Pictures should be excluded; otherwise, copy every entry exactly.
═════ EXTRACTED RECORDS ═════
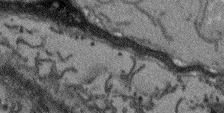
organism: Arabidopsis thaliana
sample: Root tip
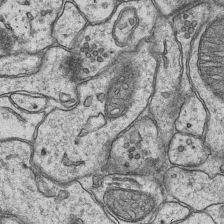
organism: Mouse
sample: CA1 Hippocampus
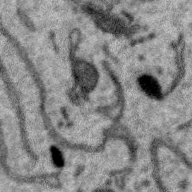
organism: Zebra finch
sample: Brain
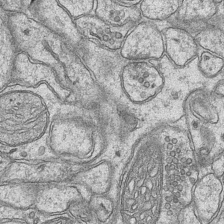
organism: Mouse
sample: CA1 Hippocampus
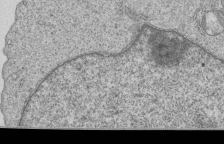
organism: Human
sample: MDA-MB-231 cells
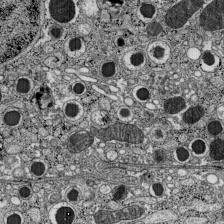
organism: C57BL Mouse
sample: Pancreatic islet
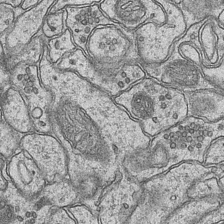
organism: Mouse
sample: CA1 Hippocampus
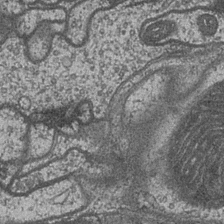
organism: Drosophila
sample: Optic medulla
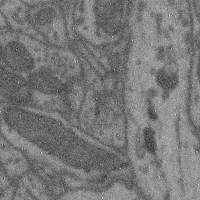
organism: Mouse
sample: Cerebral cortex
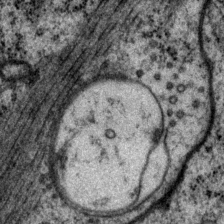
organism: P. pacificus
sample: Pharynx
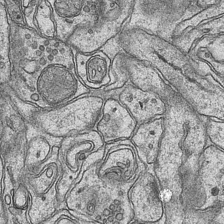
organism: Mouse
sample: CA1 Hippocampus
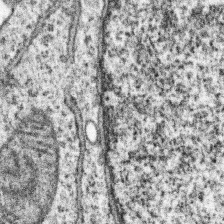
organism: Human
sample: HeLa cells
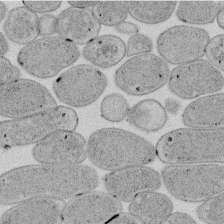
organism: E. coli
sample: Bacterial nucleoid
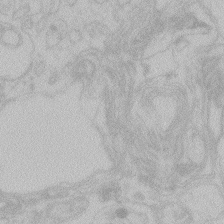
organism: Zebrafish
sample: Macrophage infected with Toxoplasma gondii
═════
• [FINAL ANSWER]:
organism: Arabidopsis thaliana
sample: Root tip
organism: Mouse
sample: CA1 Hippocampus
organism: Zebra finch
sample: Brain
organism: Mouse
sample: CA1 Hippocampus
organism: Human
sample: MDA-MB-231 cells
organism: C57BL Mouse
sample: Pancreatic islet
organism: Mouse
sample: CA1 Hippocampus
organism: Drosophila
sample: Optic medulla
organism: Mouse
sample: Cerebral cortex
organism: P. pacificus
sample: Pharynx
organism: Mouse
sample: CA1 Hippocampus
organism: Human
sample: HeLa cells
organism: E. coli
sample: Bacterial nucleoid
organism: Zebrafish
sample: Macrophage infected with Toxoplasma gondii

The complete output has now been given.